Antibodies and antibiotics typically have very different chemical structures. Each antibody molecule contains two large proteins called heavy chains that bind to two smaller proteins called light chains, all of which bond together to form a Y-shaped structure, according to the University of Arizona. The ends of the light and heavy chains form the variable region, which allows each antibody to bind to one specific molecule, or antigen, to help fight off a specific type of infection. Although the variable region differs from antibody to antibody, the general structure of each antibody molecule remains consistent. In contrast, antibiotics may contain a wide range of structures, including series of chemical rings, and do not exhibit the same structural consistency as antibodies.


Another major difference between antibodies and antibiotics is in their respective origins. Antibodies are naturally produced in the body by immune system cells. In response to an invading pathogen, the stimulation of the immune system triggers the synthesis of antibodies that can be used to fight off its infection. All naturally occurring antibodies are generated within the body in specialized blood cells called B cells.
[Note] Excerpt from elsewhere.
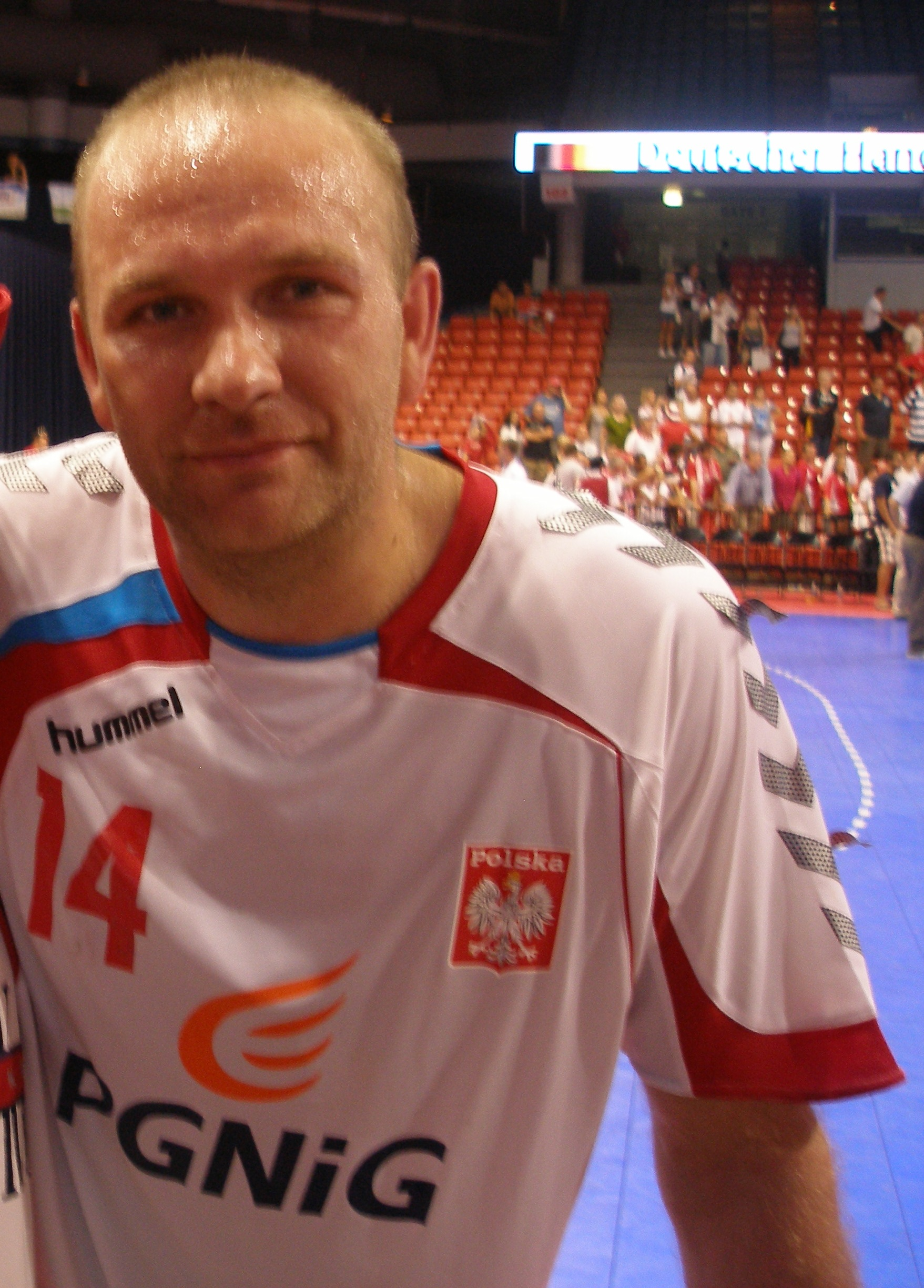 Skrzydłowy szczypiornista polskiej reprezentacji w piłkę ręczną mężczyzn po meczu Polska-Niemcy w Chicago.

Antibiotics, on the other hand, can come from a range of sources. These chemicals may be purified from plants or microorganisms that naturally produce these chemicals to fight off infection.

Mechanism of Action

Antibodies and antibiotics also differ in their mechanism of action: the way they kill pathogens and fight off infection. Antibodies produced in B cells bind to specific factors, called antigens, found on the pathogen. Once an antibody binds an antigen, the antibody triggers an activation of the immune system. The antibody signals for immune system cells to engulf and digest the infectious invader, helping to neutralize the infection.

Antibiotics, on the other hand, typically work by inhibiting essential cellular functions the infectious bacteria requires to live and divide. Penicillin, the first discovered antibiotic, works by preventing synthesis of the cell wall, an essential step in bacterial cell division, according to Elmhurst College. Without proper cell wall formation, water can rush into the bacteria and cause the cell to burst, thereby treating the infection.